Five simple questions can help you decide what to say and how to phrase your message, comment, or feedback:
1. Is it timely?
Determine if now is the appropriate time and place. Praise can be public, yet criticism should be private. If you say a negative and follow it minutes later with a positive, it stands to reason the receiver will probably be confused and distrustful because of the mixed message. Therefore, your transitions and explanations of the shift in focus become essential. Example: “Your behavior is unacceptable. I cannot allow it to continue….. You are a highly skilled technician whose work we value.” Turn this around: “You are a highly skilled technician whose work we value. So, let’s talk about what just happened. Tell me what caused that behavior.”
2. Is it truthful?
Use gentle honesty rather than cruel honesty. Use questions to get at painful reality. Example: “How might that behavior affect the team’s morale?” rather than “You have a negative impact on the team’s morale.” We all tend to believe what we say, so asking a question to encourage someone to say the truth is more effective than telling that person what you perceive the truth to be. Besides, you will also get information regarding that person’s interpretation of reality by listening to the answer.
3. Is it wanted?
Remember to get permission before delivering feedback or instruction. Example: “Would you like to know an easier or faster way of doing that task?” This gets buy-in that can lead to a committed change in behavior or perspective.
4. Is it helpful?
Some people flourish on negative attention, so they may want what is not helpful. Strange but true! Determine if someone can grow or be productive as a result of this message.
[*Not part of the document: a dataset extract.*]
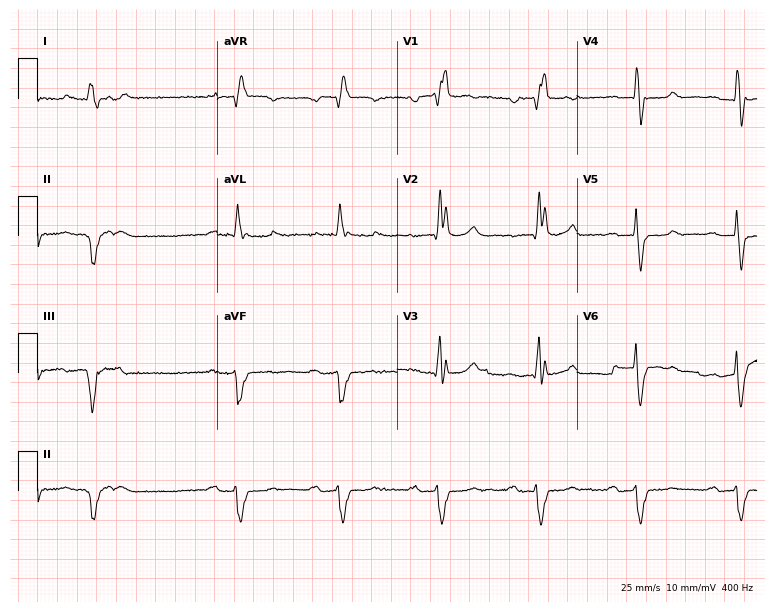
12-lead ECG (7.3-second recording at 400 Hz) from a man, 72 years old. Findings include first-degree AV block, right bundle branch block.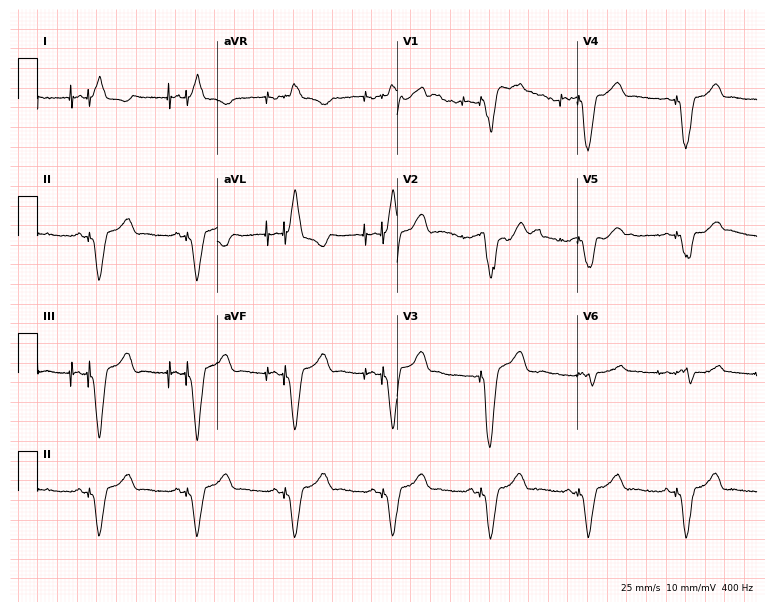
Electrocardiogram (7.3-second recording at 400 Hz), a female, 45 years old. Of the six screened findings (first-degree AV block, right bundle branch block, left bundle branch block, sinus bradycardia, atrial fibrillation, sinus tachycardia), none is recorded.

Complaining and criticizing is not helpful without coaching. Telling someone what not to do is a waste of time if you cannot share with them what to do.
5. Is it respectful?
Check the wording and tone of the message to save face and protect dignity. Avoid limiting language, inflammatory wording, and biased perspectives.
When you have five affirmative answers to those questions, you have a successful communication. If any one of those answers is no, you will want to think about your message; content, context, and intent some more.